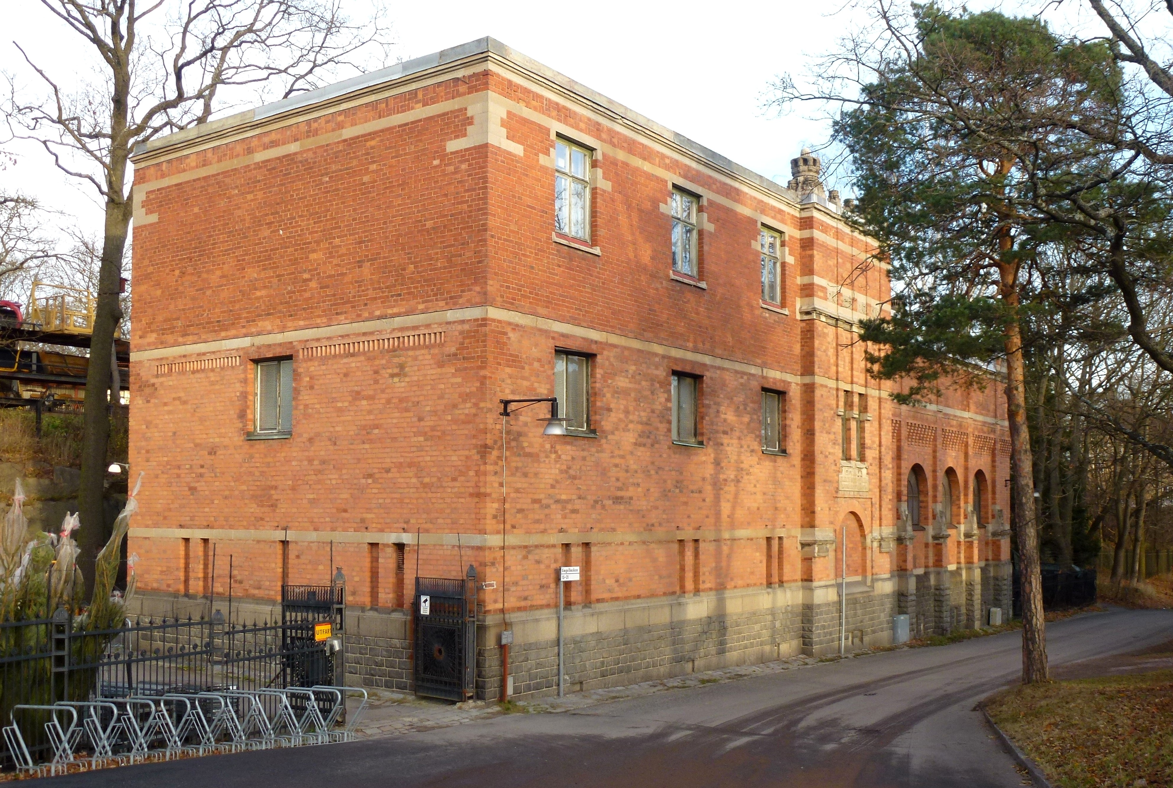 Djurgårdsstationen, Ferdinand Bobergs understation vid Singelbacken 15 på Södra Djurgården
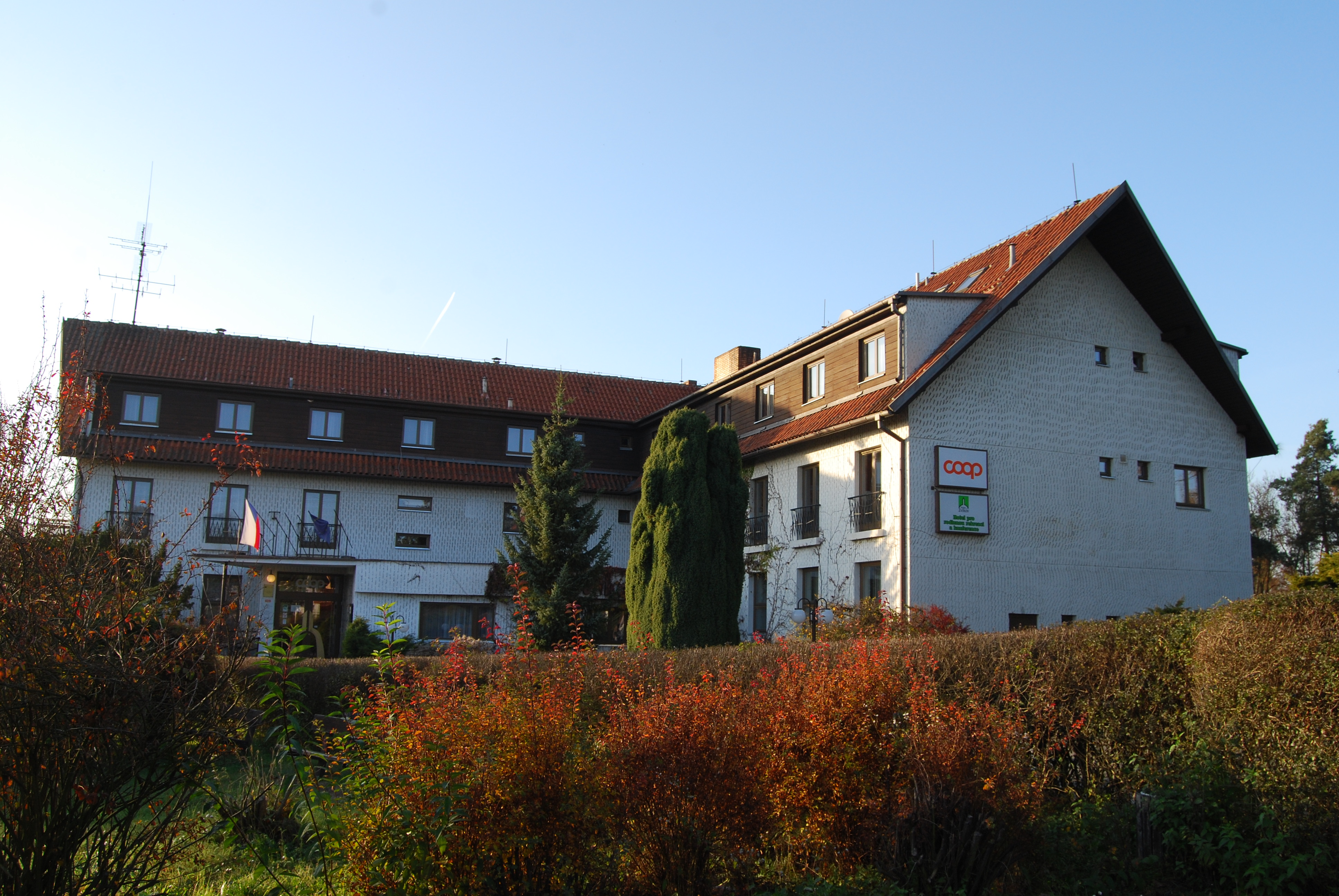 Hotel Zvíkovské Podhradí. Obec Zvíkovské Podhradí. Okres Písek. Česko.
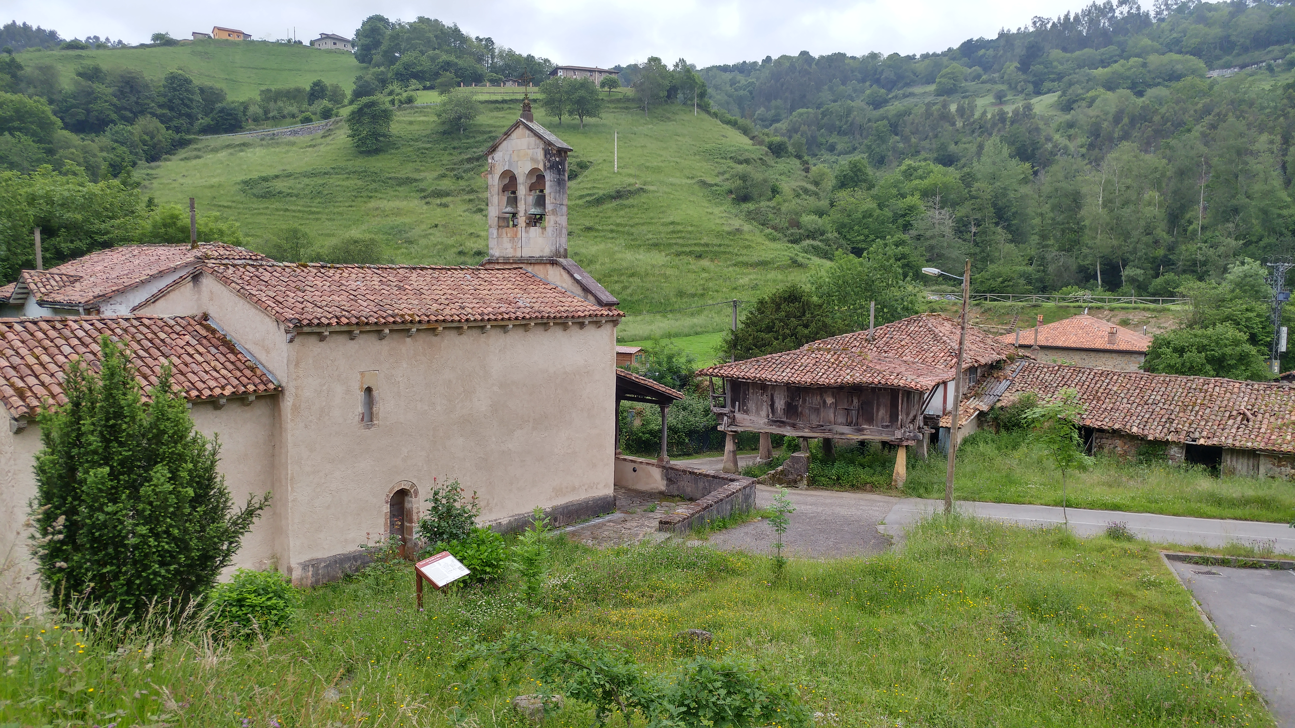 Iglesia de San Julían de Viñón
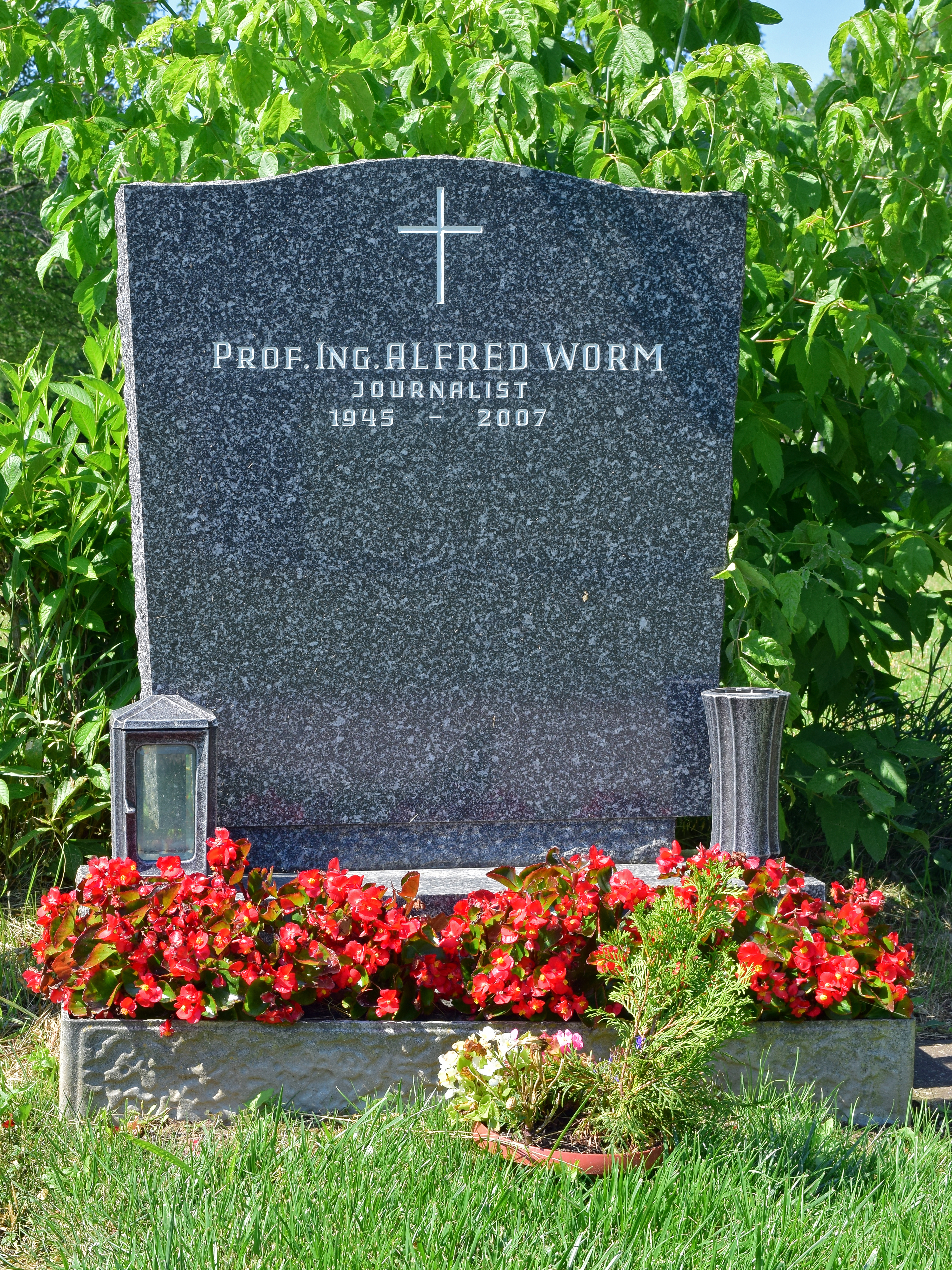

> [TRY IT]
Reproduce the listing exactly, images omitted.

> [SOLUTION]
 Djurgårdsstationen, Ferdinand Bobergs understation vid Singelbacken 15 på Södra Djurgården
 Hotel Zvíkovské Podhradí. Obec Zvíkovské Podhradí. Okres Písek. Česko.
 Iglesia de San Julían de Viñón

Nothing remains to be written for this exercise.